● Work to be completed
Data follows below. Repeat exactly the lines between the line holding "Tram de la ville" and the line holding "Barcelona El Prat (LEBL/BCN) Airport", inclusive, and nothing more; drop pictures.

-- Dataset excerpts follows --

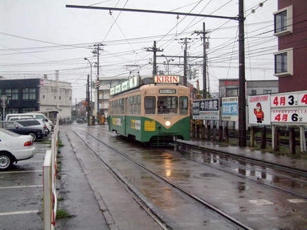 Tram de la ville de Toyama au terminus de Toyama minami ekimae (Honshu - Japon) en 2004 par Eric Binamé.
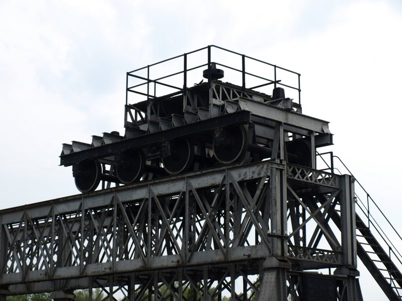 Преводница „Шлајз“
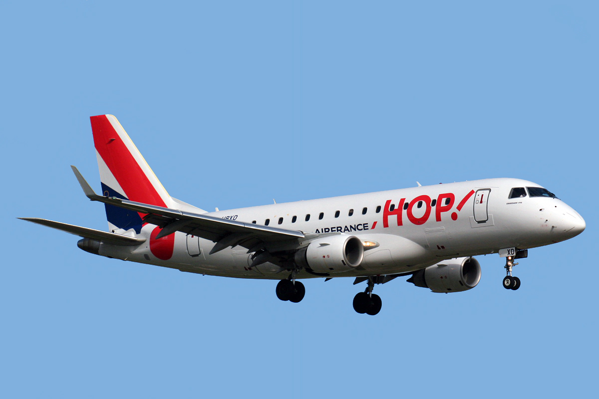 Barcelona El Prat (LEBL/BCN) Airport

-- Dataset excerpts concluded --
-- Dataset excerpts follows --

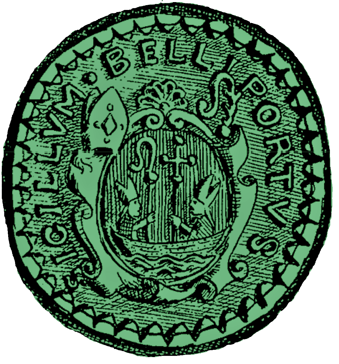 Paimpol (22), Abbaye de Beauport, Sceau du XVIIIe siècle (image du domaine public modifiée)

-- Dataset excerpts concluded --

● Response box
 Tram de la ville de Toyama au terminus de Toyama minami ekimae (Honshu - Japon) en 2004 par Eric Binamé.
 Преводница „Шлајз“
 Barcelona El Prat (LEBL/BCN) Airport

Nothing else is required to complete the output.